For all three datasets, we observe synthetic samples that are homogeneous w.r.t. the characteristic value (e.g. red background ) of a cluster in the chosen facet (as we sample this continuous latent variable from the conditional distribution), but heterogeneous and diverse w.r.t. all other facets (as we sample all other continuous latent variables from their marginal distribution). For example, on MNIST, when ﬁxing a cluster in the digit facet, we observe generated samples that have the same digit class (e.g. all 1 ), but are diverse in style (e.g. different stroke width ). Conversely, when ﬁxing a cluster in the style facet, we get samples homogeneous in style, but heterogeneous in digit class. Likewise, on 3DShapes, ﬁxing a cluster in the wall colour facet produces generations diverse in shape,

but having the same wall color, and conversely when ﬁxing the shape facet. Besides, in all clusters, generated samples are diverse w.r.t. other factors of variation on 3DShapes, such as orientation and scale. On SVHN, while less strong than in Fig. 4, these patterns extend here to the two facets style (background colour is particularly distinct) and digit class. These results are consistent with and underline the observed disentanglement of facets that we found in our previous experimental analyses. We also compare sample generation performance between MFCVAE and LTVAE and assess the diversity of generations quantitatively in Appendix E.6.

5 Related work

Within the deep generative framework, various deep clustering models have been proposed. Va DE [10] is the most important prior work, a probabilistic model which has been highly inﬂuential in deep clustering. Related approaches, GM-VAEs [29] and GM-DGMs [30, 31, 32], have similar overall performance and explicitly represent the discrete clustering latent variable during training. Nonparametric approaches include DLDPMMs [30], and HDP-VAEs [33]. Further, many non-generative methods for clustering have been proposed that use neural components [8, 9, 14, 11, 15, 29, 12]. All these approaches, however, propose single-facet models.

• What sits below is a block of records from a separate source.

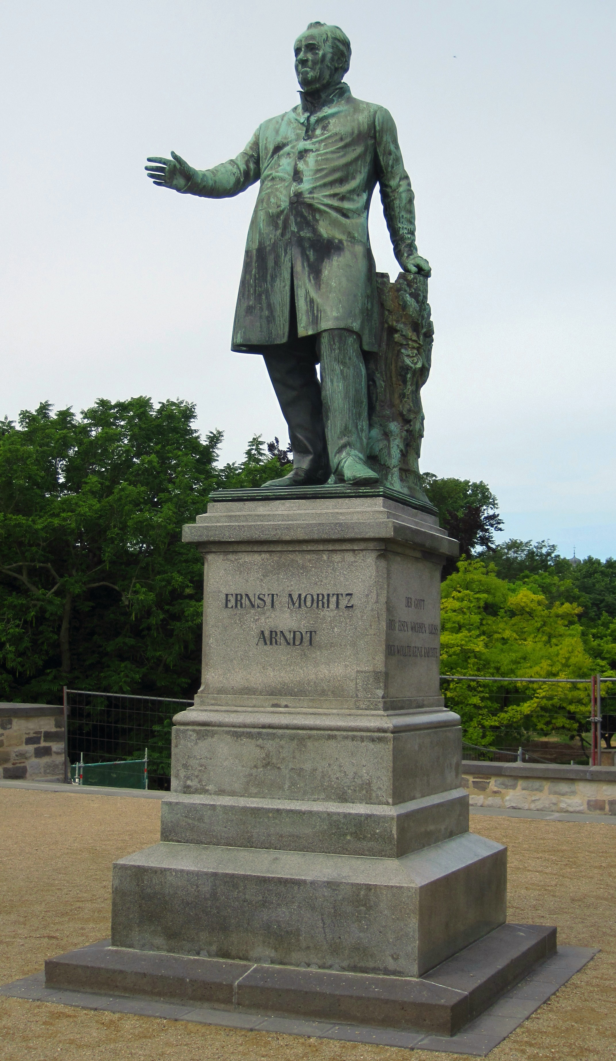 Ernst-Moritz-Arndt-Denkmal am Alten Zoll (Bonn)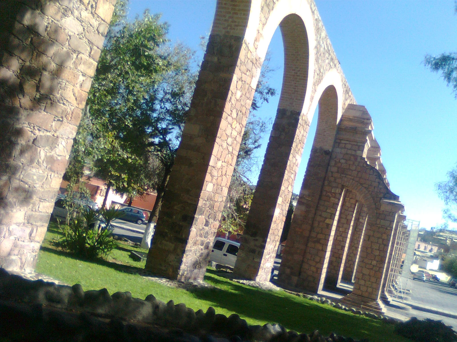 Vista del Acueducto de Zacatecas en Mexico.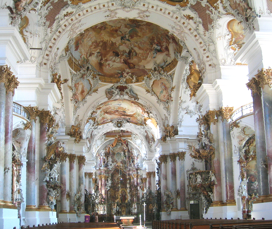 Zwiefalten: Ehemalige Benedektinerabtei, Das Innere des Münsters Fresken von Franz Joseph Spiegler, Stuck von Johann Michael Feuchtmayer d. J.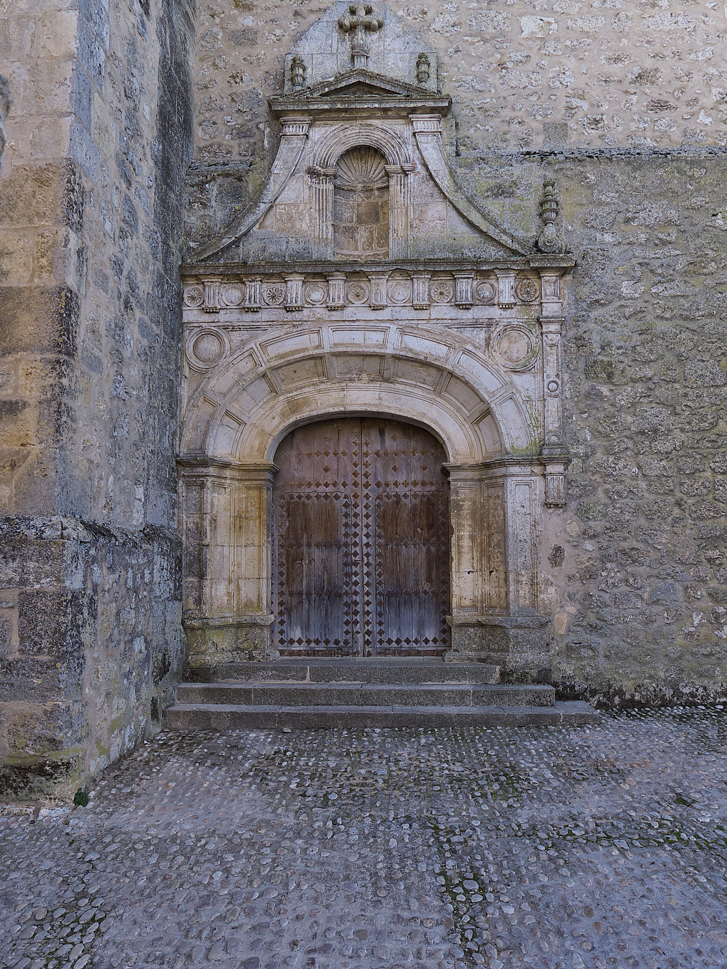 Portada septentrional (s. XVI)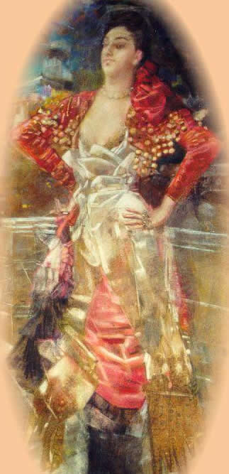 Врубель Михаил Александрович "Портрет Каролины Августы Отеро (1869? – 1965), испанской танцовщицы и певицы, гастролировавшей в Петербурге в театре «Омон» на рубеже 19-20 вв." 1898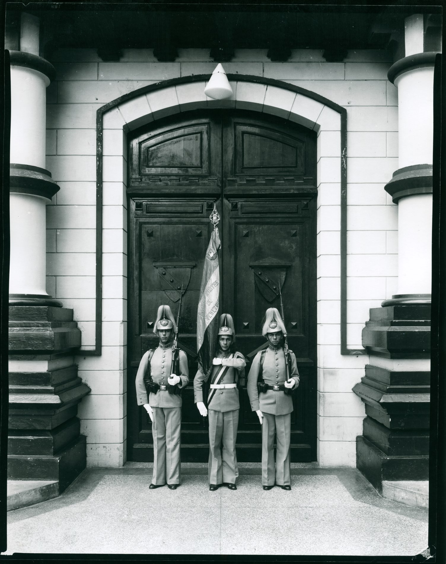 Cadetes.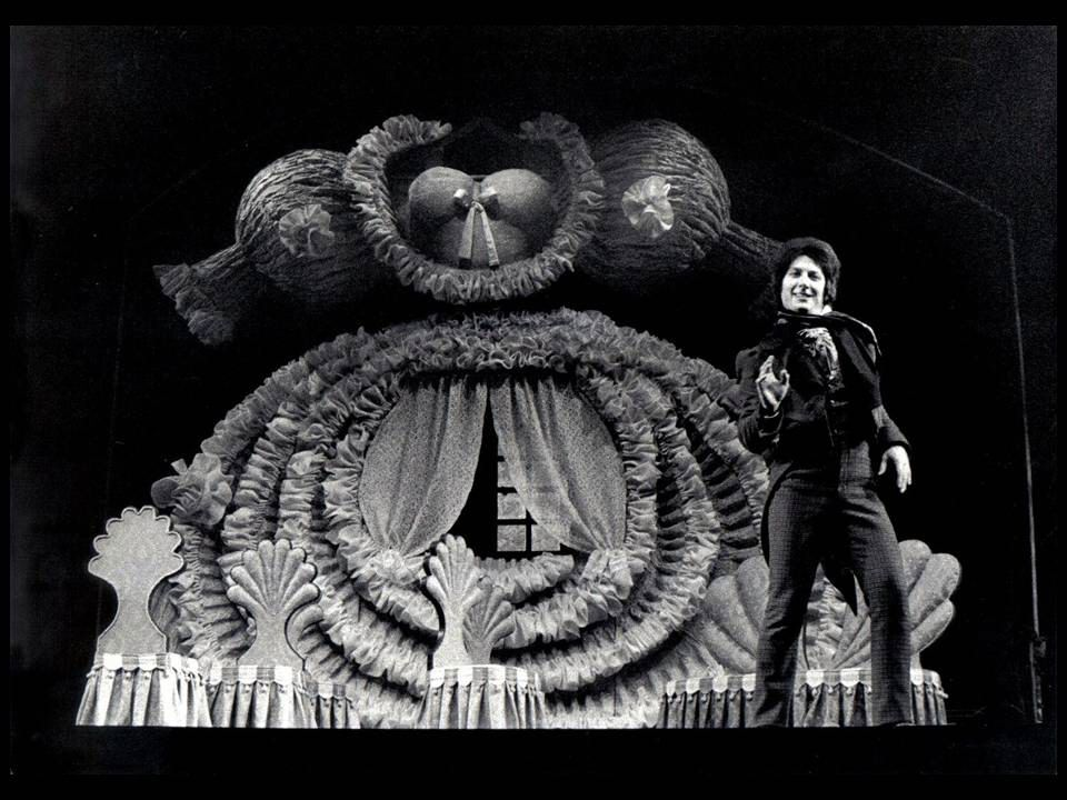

Hierarchical VAEs can both be a way to learn more powerful models [34, 35, 36, 37, 38], but can also enable to separate out representations where each layer of latent variables represents a different aspect of the data. Variational Ladder Autoencoders (VLAEs) [22] aim to do the latter: to learn independent sets of latent variables, each representing some part of the data; but each group of latent variables within this set has a N(0, 1) prior, so it does not perform clustering. Recently, progressive training for VLAEs has been proposed [23] which sharpens the separation between layers. Here, we also mention disentanglement methods [39, 40, 41, 42] which likewise attempt to ﬁnd separated latent variables. However, rather than discovering facets through the prior and a hierarchical structure, these techniques attempt to ﬁnd statistically-independent representations via regularisation, leading the loss to deviate from the ELBO. Unfortunately, these methods require lucky selection of hyperparameters to work [43, 44], and do not provide a clustered latent space.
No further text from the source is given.